Peter Radtke - Schauspieler mit Glasknochenkrankheit Spielend gemeistert behindert auf der Bühne
Er ist klein wie ein Kind. Sein Kopf sitzt direkt auf dem Rumpf, ein Hals ist nicht zu sehen. Seine Knochen sind wie aus Glas, der Rollstuhl sein ständiger Begleiter. tagesschau.de sprach mit Peter Radtke - Schauspieler, Autor und Mitglied im Nationalen Ethikrat, über behindert sein und behindert werden.
Von Sofie Donges für tagesschau.de
"Meine äußere Erscheinung ist gewöhnungsbedürftig", findet Peter Radtke. Wegen seiner Größe muss er in Gesprächen fast immer zu seinem Gegenüber aufschauen. Der muss zwangsläufig auf ihn herabschauen. "Ich habe viel Selbstwertgefühl mit auf den Weg bekommen, das macht mir nichts aus. Ich glaube eher, dass es von den Nichtbehinderten eine gewisse Überwindung verlangt, aber in der Regel ist das nach zwei bis drei Minuten weg."
Mitte der achtziger Jahre stand Radtke zum ersten Mal bei den Münchener Kammerspielen auf der Bühne. Theaterregisseur George Tabori hatte ihn entdeckt und ließ ihn in ein behindertes Kind spielen. Die Kritik in der Presse war harsch: "Das Theater darf viel, das darf es nicht" war zu lesen. Und "Es war ein interessantes Experiment, aber es sollte nicht wiederholt werden". Trotzdem spielte er weiter, behinderte und nichtbehinderte Charaktere, von Stalin bis zum Hauptmann in Georg Büchners Woyzeck. Mittlerweile konzentrieren sich die Kritiker auf die künstlerische Bewältigung einer Rolle. Eine Nadel könne man fallen hören, so packe seine dichte Bühnenpräsenz die Zuschauer, schreiben die "Vorarlberger Nachrichten" über einen Auftritt 2001.
Peter Radtke kam 1943 in Freiburg auf die Welt. Seit seiner Geburt leidet er an der Glasknochenkrankheit. Neben der Schauspielerei in Film und Theater arbeitet er noch als Autor, ist Geschäftsführer der Arbeitsgemeinschaft Behinderung und Medien e.V. und Mitglied im Nationalen Ethikrat.

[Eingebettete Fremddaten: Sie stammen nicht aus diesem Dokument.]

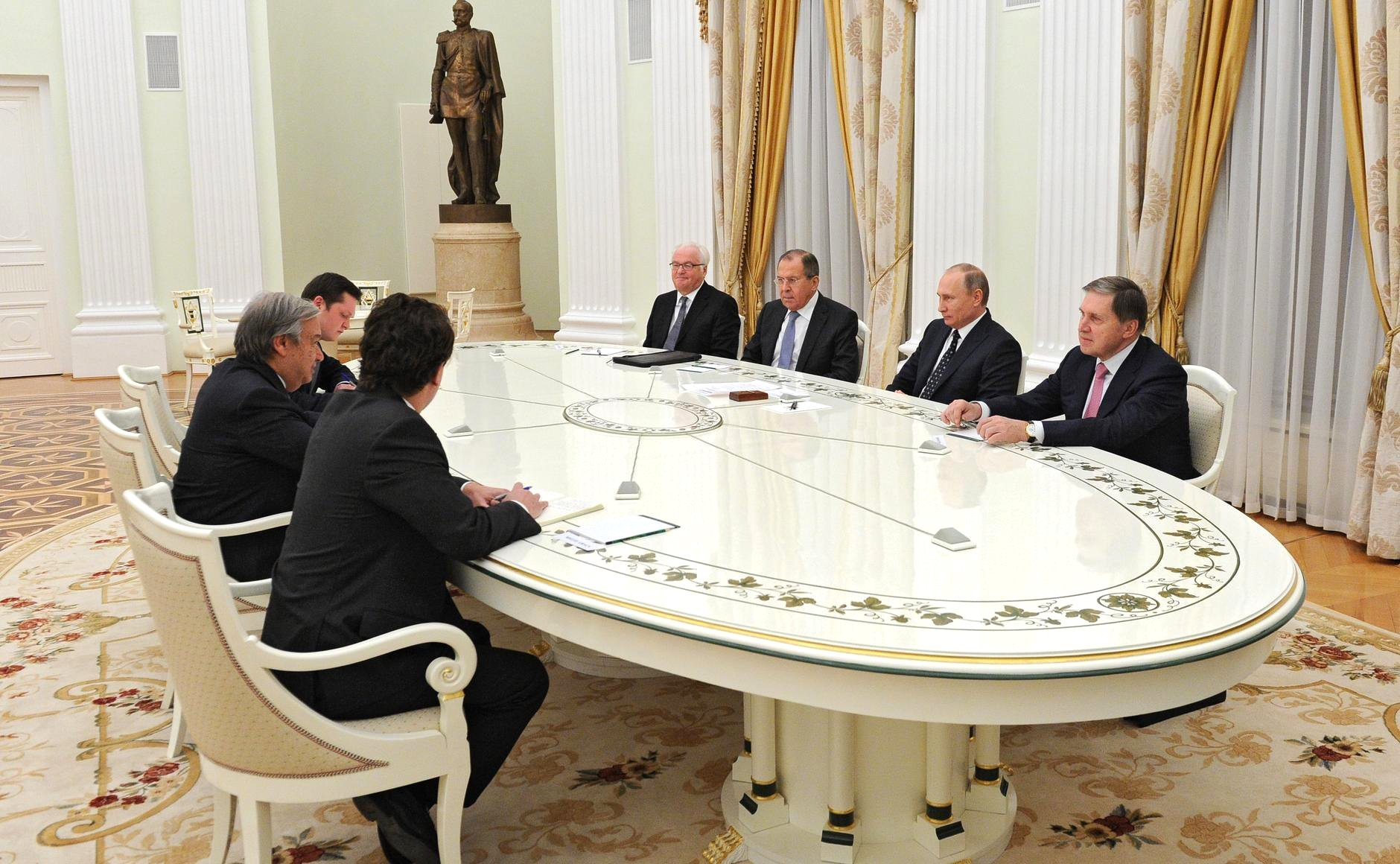 Встреча с избранным Генеральным секретарём Организации Объединённых Наций Антониу Гутеррешем.

Für seine kulturelle Arbeit bekam er 1995 das Bundesverdienstkreuz.
Angst haben nur Regisseure und Intendanten
Radtke ist eine Ausnahme unter den Schauspielern mit Handicap. Er genießt viel mediale Aufmerksamkeit, nicht zuletzt wegen seines Engagements im Nationalen Ethikrat. Andere behinderte Schauspieler haben es schwerer: Die meisten sind entweder in typischen Behindertengruppen aktiv oder in integrativen Gruppen. An großen Häusern in traditionellen Produktionen findet man sie selten. "Behinderung in normalen Ensembles zu integrieren, davon sind wir einfach noch zu weit weg", kritisiert Radtke. "Verschlossen gegenüber Behinderungen sind die Verantwortlichen; die glauben, dass könnte ja Einschaltquote kosten oder einen Einbruch beim Abonnement bringen. Ich habe eher positive Erfahrung mit dem Publikum gemacht." Die Leute wollten Charaktere sehen, nicht austauschbare Schauspieler wie in typischen US-Serien, glaubt Peter Radtke: "Wenn ich mir Ottfried Fischer oder Dieter Pfaff anschaue – das sind keine besonders schönen Menschen, aber es sind Charaktere. Es gibt also durchaus diejenigen, die zu ihrer vielleicht auch außergewöhnlichen äußeren Erscheinung stehen."